◆ **Problem description**: Return all of the data exactly, with nothing left out but the pictures.

----

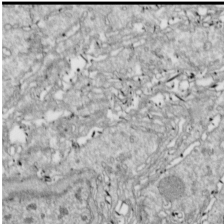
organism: Drosophila
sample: Cell division; meiosis; drosophila spermatocytes
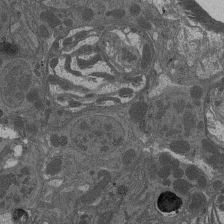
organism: Drosophila
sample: Antenna
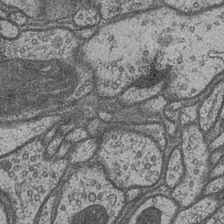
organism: Drosophila
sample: Optic medulla
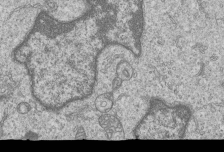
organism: Human
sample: MDA-MB-231 cells
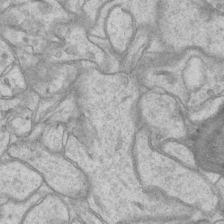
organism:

----

◆ **Solution below**:
organism: Drosophila
sample: Cell division; meiosis; drosophila spermatocytes
organism: Drosophila
sample: Antenna
organism: Drosophila
sample: Optic medulla
organism: Human
sample: MDA-MB-231 cells
organism:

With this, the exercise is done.